Western Hubris from Colonial to Postcolonial
A remote detail? While the British and the Empire took the Entente and would-be League in their Winter-1919 endeavour in Paris to put themselves altogether on moral high ground, the facts on the ground in both Asia and Africa told a different story. Here's the case of Afghanistan 1923.
On 23 June 1923, the Manchester Guardian reported that the Waziri tribe Britain's former colony of Afghanistan – most notably independent through the Anglo-Afghan Treaty of August 1919 – was bombed out by the airforce in June 1923 (1). When news of this were to be spread and come to Weimar Germany, how would this be thought of? The people of foreign dictated Germany was preoccupied by a quest for survival. Inflation was running extraordinarily high. Let us try to tread into a German's, let us say his countrywoman's footsteps (watch our "Fanny" blogpost – featured in 🇩🇪 media), whoever from exactly a hundred years ago. When hyperinflation would be successfully countered, one more of the many Paris/Versailles machinations, that is the argument of German inferiority when it comes to colonial administration, would remain. Not to mention the implication of British and the others' superiority.
The question, if any bombing of native populations would have been directed out of Germany, is hardly relevant. As a matter of fact, the aerial age had started with the world war. The German colonial empire was completely usurped by the British and their allies over the three-times extended Armistice period of 1918–1919 – being an overt contradiction to the 1918 ceasefire stipulations.
In the beginnings of the twenty-first century, the United States army went into the poor country in order to achieve what neither the Soviets nor the British were able to. Landlocked Afghanistan harboured forces to which the 9/11 suicide attacks on civil and military targets in the States could be attributed. Eight decades after the aerial bombardment by the British, the US and US-led Atlantic Alliance (NATO) campaign would lead to destruction all over the country and many more deadly casualties. It would take one-fifth of the centenary timeline 1923 – 2023, to terminate a war as unsuccessful as the ones from the past century. Following a staggering twenty years of warfare against this Central Asian people, the inglorious departure occurred at the time of the Covid pandemic.

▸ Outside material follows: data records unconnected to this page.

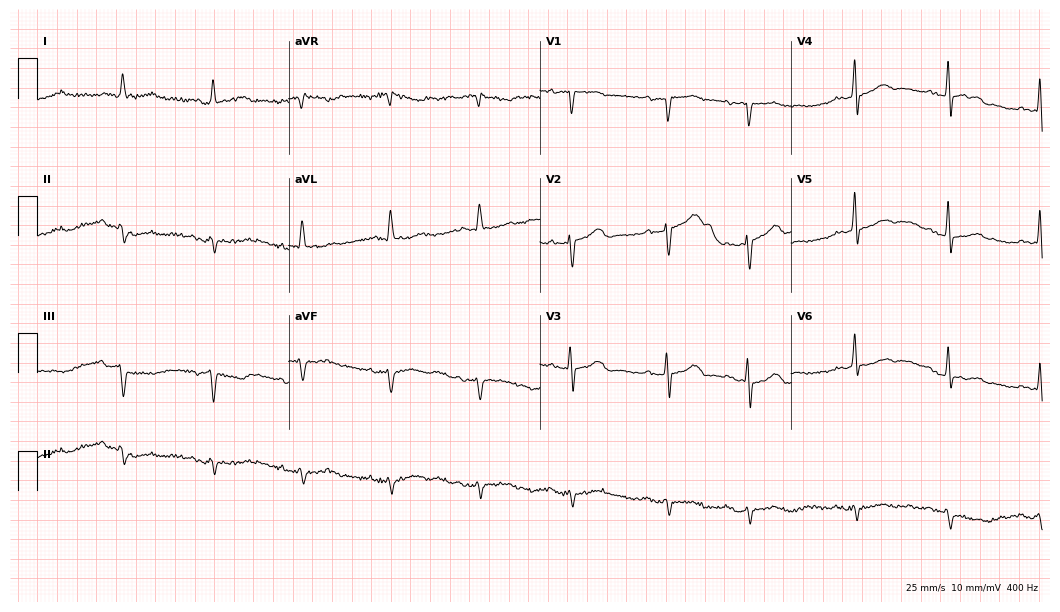
12-lead ECG from a 78-year-old male (10.2-second recording at 400 Hz). No first-degree AV block, right bundle branch block, left bundle branch block, sinus bradycardia, atrial fibrillation or sinus tachycardia recorded for this tracing. Other findings, if any, are not listed.
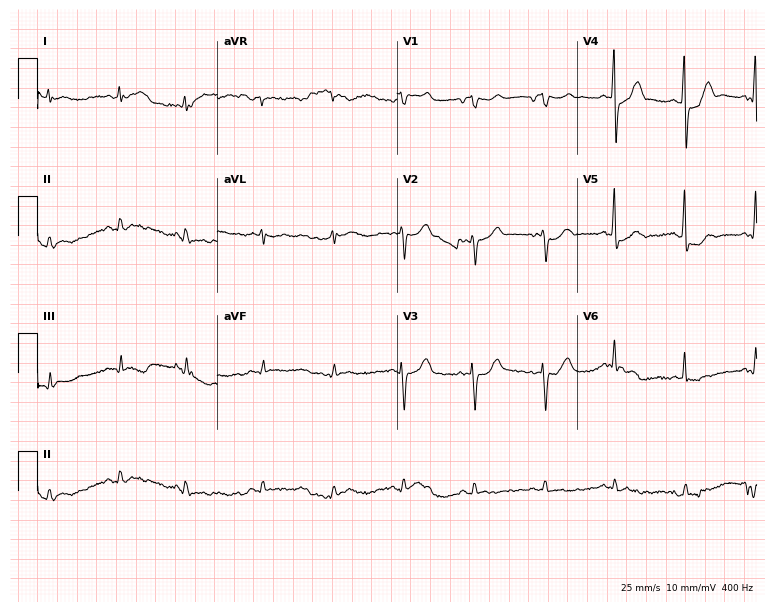
12-lead ECG (7.3-second recording at 400 Hz) from a male patient, 68 years old. Screened for six findings — first-degree AV block, right bundle branch block, left bundle branch block, sinus bradycardia, atrial fibrillation, sinus tachycardia — none is recorded.
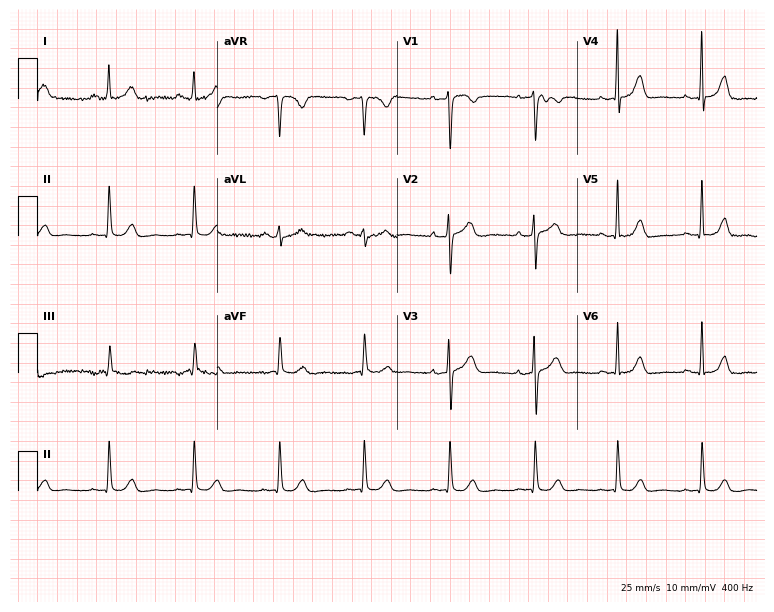
12-lead ECG from a female patient, 46 years old. Recorded interpretation: within normal limits.
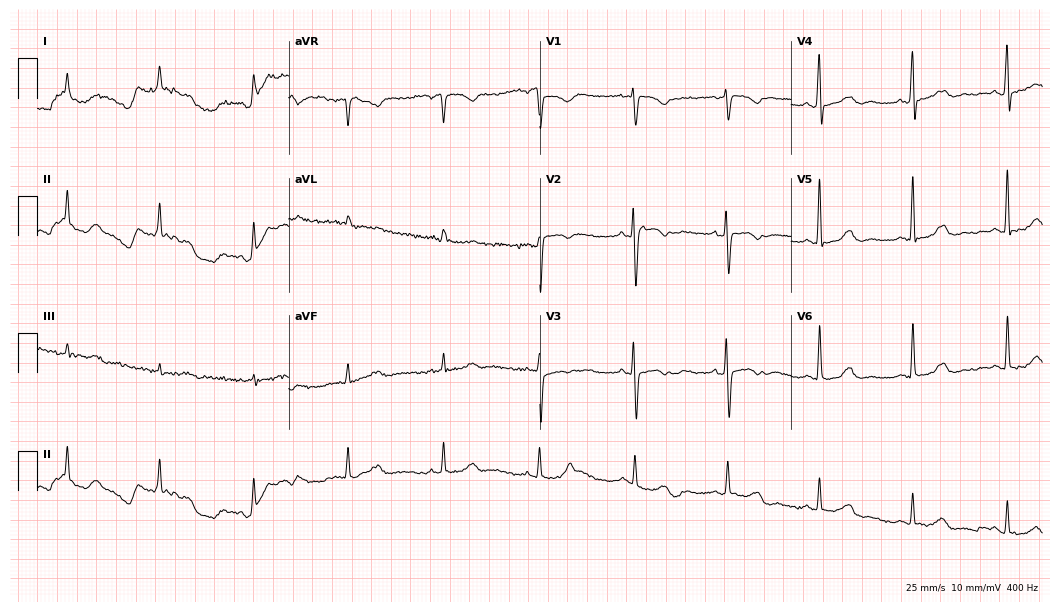
Resting 12-lead electrocardiogram. Patient: a female, 51 years old. Read as a normal ECG.
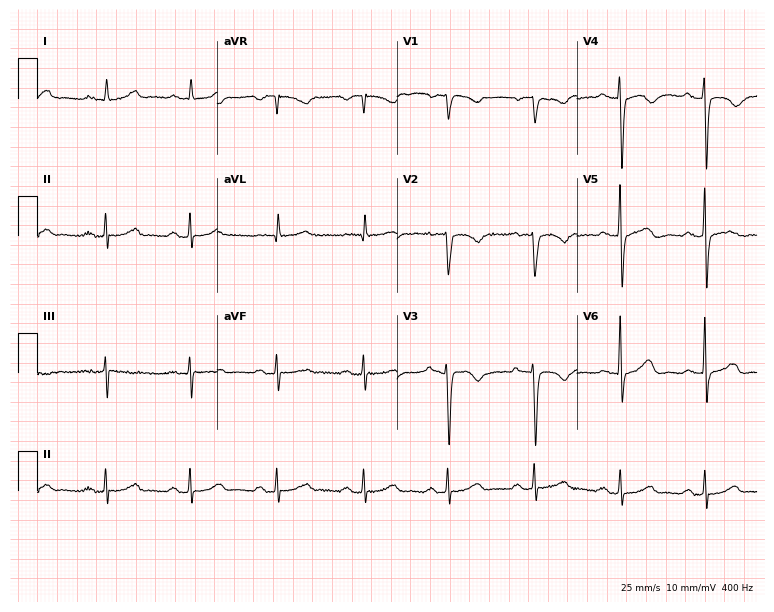
ECG — a 79-year-old female. Screened for six findings — first-degree AV block, right bundle branch block, left bundle branch block, sinus bradycardia, atrial fibrillation, sinus tachycardia — none is recorded.

Indeed, we are quickly running up and down the timeline. Let us turn back to 1923.
Four years following the Treaty and "League of Versailles", actual policies and military campaign by either the treaty's text dictating British or the British-led League of Nations demonstrated that a quintessential critique of "double standards" would apply. At the same time, not only the one-to-one targeted and comprehensively subdued Weimar Germans were able to bring in a brand-new argument on the base of which their claim for substantial revision of the "new order" grounded. In addition to this, another bottom-up argument would be available to the colonised.. Though at the time of the first independence activists, it appeared not really realistic that a substantial amount of their people voiced the common cause in the international arena. In recent years, publications were released that describe a kind of joining forces: Over the 1920s, Berlin did become a refuge of anti-imperial activists out of the Entente's and other colonies. Such a get-together for survival was not rare: See Rapallo 1922 concerning red Russia and the German republic.
Questions? Make a note of the Peter de Bourgraaf's upcoming essay "Vice Versa Versailles. Europe's Sleeping Beauty" (October 2023).
Footnote
1. Sean Andrew Wempe, The Revenants of the German Empire. Colonial Germans, Imperialism, & the League of Nations, Oxford 2019, p. 49.